Bridging the Tech Gap in Texas: How This UX-UI Designer is Blazing the Trail
Michelle has had an unconventional yet beautiful journey to UX-UI design. She started drawing at a young age and always enjoyed creating things. Although she was raised in a low-income Houston neighborhood where many failed to finish high school, Michelle was an exception. After graduating, she would eventually leave that neighborhood altogether to pursue a degree in toy design from the Fashion Institute of Technology (FIT) in New York.
While at FIT, Michelle learned about the principles of user experience and user journeys. She parlayed this knowledge into her first UI/UX design role, working on projects at a small rapid-prototyping electrical engineering company.
“My start was to simply start, despite it being small projects here and there. Sometimes we have to create our own opportunities if we want to move forward.”
To improve her technical skills, Michelle commits to learning on freeCodeCamp, completing daily UI challenges, reading, and attending design team meet-ups. Fast-forward years later and Michelle is currently building a design system for a local startup.
Michelle is also a philanthropist and takes great pride in her community work with Code Park Houston, an organization that provides CS education for underserved students in the Greater Houston Area. She is helping Code Park to build relationships in Houston to obtain more funding.
Michelle is a recent recipient of the Mayor’s Hispanic Heritage Community Activist Award, where she was honored for her efforts in helping young women enter the world of tech and design.
Michelle is building a more inclusive tech community in Houston through her work with AnitaB.org as a leader and social media moderator. Her goal is to bring people together to collectively work on design projects in their neighborhoods.
Michelle credits much of her confidence to interactions with inspiring women she’s met along the way.
“At the Grace Hopper Conference, I met positive women who were almost executive level in tech that inspired me to stay the course. They kept encouraging me. This experience has pushed me to be there for other women. Even if it’s just sending them a book, a resource, or introducing them to someone else.”
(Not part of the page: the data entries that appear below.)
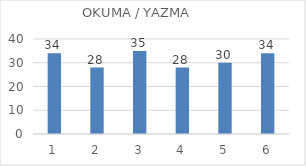
| Category | Series 0 |
|---|---|
| 0 | 34 |
| 1 | 28 |
| 2 | 35 |
| 3 | 28 |
| 4 | 30 |
| 5 | 34 |
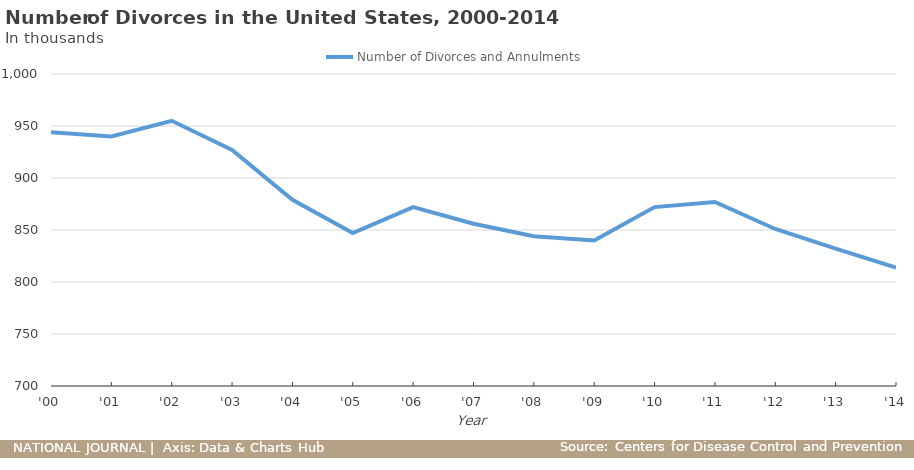
| Category | Number of Divorces and Annulments |
|---|---|
| 2014-12-31 | 813862 |
| 2013-12-31 | 832157 |
| 2012-12-31 | 851000 |
| 2011-12-31 | 877000 |
| 2010-12-31 | 872000 |
| 2009-12-31 | 840000 |
| 2008-12-31 | 844000 |
| 2007-12-31 | 856000 |
| 2006-12-31 | 872000 |
| 2005-12-31 | 847000 |
| 2004-12-31 | 879000 |
| 2003-12-31 | 927000 |
| 2002-12-31 | 955000 |
| 2001-12-31 | 940000 |
| 2000-12-31 | 944000 |
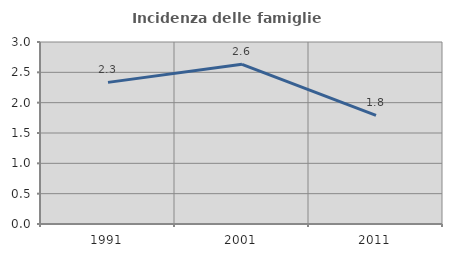
| Category | Incidenza delle famiglie numerose |
|---|---|
| 1991.0 | 2.335 |
| 2001.0 | 2.632 |
| 2011.0 | 1.79 |
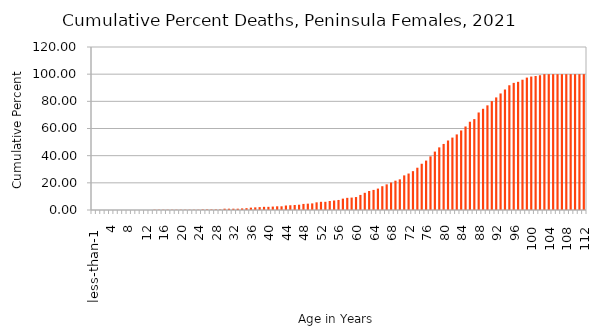
| Category | Series 0 |
|---|---|
| less-than-1  | 0 |
| 1 | 0 |
| 2 | 0 |
| 3 | 0 |
| 4 | 0 |
| 5 | 0 |
| 6 | 0 |
| 7 | 0 |
| 8 | 0 |
| 9 | 0 |
| 10 | 0 |
| 11 | 0 |
| 12 | 0 |
| 13 | 0 |
| 14 | 0.195 |
| 15 | 0.195 |
| 16 | 0.195 |
| 17 | 0.195 |
| 18 | 0.195 |
| 19 | 0.195 |
| 20 | 0.195 |
| 21 | 0.195 |
| 22 | 0.195 |
| 23 | 0.195 |
| 24 | 0.195 |
| 25 | 0.389 |
| 26 | 0.389 |
| 27 | 0.389 |
| 28 | 0.389 |
| 29 | 0.389 |
| 30 | 0.973 |
| 31 | 0.973 |
| 32 | 0.973 |
| 33 | 0.973 |
| 34 | 1.167 |
| 35 | 1.362 |
| 36 | 1.751 |
| 37 | 1.946 |
| 38 | 2.14 |
| 39 | 2.335 |
| 40 | 2.335 |
| 41 | 2.529 |
| 42 | 2.724 |
| 43 | 2.724 |
| 44 | 3.307 |
| 45 | 3.502 |
| 46 | 3.696 |
| 47 | 3.891 |
| 48 | 4.475 |
| 49 | 4.669 |
| 50 | 4.864 |
| 51 | 5.642 |
| 52 | 6.031 |
| 53 | 6.031 |
| 54 | 6.615 |
| 55 | 7.004 |
| 56 | 7.393 |
| 57 | 8.366 |
| 58 | 8.949 |
| 59 | 9.144 |
| 60 | 9.533 |
| 61 | 11.089 |
| 62 | 12.646 |
| 63 | 14.008 |
| 64 | 14.786 |
| 65 | 15.759 |
| 66 | 17.51 |
| 67 | 18.872 |
| 68 | 20.233 |
| 69 | 21.595 |
| 70 | 22.568 |
| 71 | 25.486 |
| 72 | 26.848 |
| 73 | 28.599 |
| 74 | 31.128 |
| 75 | 34.047 |
| 76 | 36.381 |
| 77 | 39.494 |
| 78 | 42.996 |
| 79 | 46.109 |
| 80 | 48.638 |
| 81 | 51.167 |
| 82 | 53.307 |
| 83 | 55.642 |
| 84 | 58.56 |
| 85 | 61.479 |
| 86 | 64.981 |
| 87 | 66.926 |
| 88 | 71.79 |
| 89 | 74.514 |
| 90 | 77.043 |
| 91 | 80.156 |
| 92 | 82.879 |
| 93 | 85.798 |
| 94 | 88.716 |
| 95 | 91.829 |
| 96 | 93.58 |
| 97 | 94.358 |
| 98 | 95.914 |
| 99 | 97.471 |
| 100 | 98.249 |
| 101 | 98.638 |
| 102 | 99.222 |
| 103 | 100 |
| 104 | 100 |
| 105 | 100 |
| 106 | 100 |
| 107 | 100 |
| 108 | 100 |
| 109 | 100 |
| 110 | 100 |
| 111 | 100 |
| 112 | 100 |
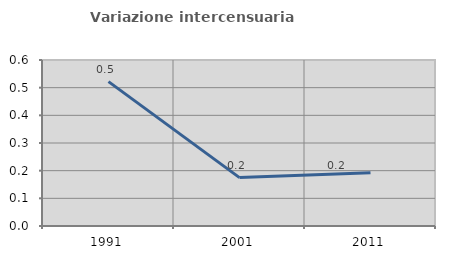
| Category | Variazione intercensuaria annua |
|---|---|
| 1991.0 | 0.522 |
| 2001.0 | 0.175 |
| 2011.0 | 0.193 |

Because Michelle is fairly new to the UX-UI design world, she advises women looking to break into tech to find and lean on their community.
“Find local groups and meet-ups. Make friends with the people doing what you want to be doing. Talk to them about what they do. Participate in hackathons. It exposes you in a very quick way what it’s like to build a project. Then you can start building a portfolio and references. It’s a good way to stay engaged.”
More importantly, Michelle wants young women to embrace their authentic selves throughout their professional journey.
“You’re never going to get anything done when you’re constantly worrying about what people think about you. I don’t wear heels, I don’t wear makeup, I don’t really do my hair. And I’m okay with that.”
Although the design world is constantly changing, in 10 years, Michelle sees herself as a director or building her own firm based around tech and art.